The aforementioned behavioral and biochemical effects suggest that EEPE has the ability to improve cognitive function by the regulation of the antioxidant system.

Conclusion

This study clearly demonstrates that EEPE fruits showed marked beneficial effects for improving the learning, memory, and antioxidant potential. Among ripe and unripe fruits, significant cognitive enhancing effects were observed by unripe fruit which is comparable with the standard. Thus, this plant extract can be useful in the treatment of various cognitive disorders, dementia, and neurodegenerative disorders, especially AD. In spite of these findings, further studies are in progress for isolating and identifying promising nootropic compound(s).

Ethical Approval

The study protocol was approved by the Ethics Committee of the Department of Pharmacy, Southeast University, Dhaka, Bangladesh. The care and use of animals were followed in accordance with the principles of NIH.

Authors' Contributions

This work was carried out in collaboration among all authors.
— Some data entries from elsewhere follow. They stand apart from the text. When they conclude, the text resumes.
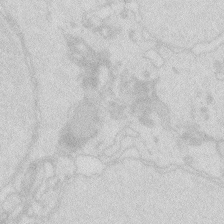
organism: Zebrafish
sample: Macrophage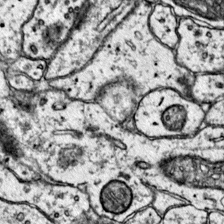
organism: Mouse
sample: Primary visual cortex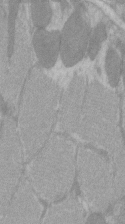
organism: C57BL Mouse
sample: Tibialis anterior muscle cell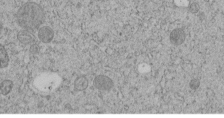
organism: C. elegans
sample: C. elegans embryo early stage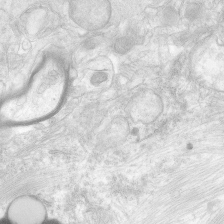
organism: Human
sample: Neocortex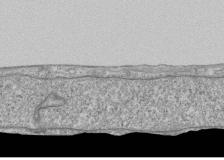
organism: Human
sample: Fibroblast cells

M.S.U. and M.A. designed the study, wrote the protocol, managed the analyses of the study, and prepared the draft of the manuscript. M.S.U., A.A.M. and M.S.H. performed the laboratory experiments. F.A. collected and prepared the plant extract and performed literature review. M.A.I. participated in data analysis and interpretation. All authors read and approved the final manuscript.

Disclosure Statement

The authors proclaim that they have no competing interests.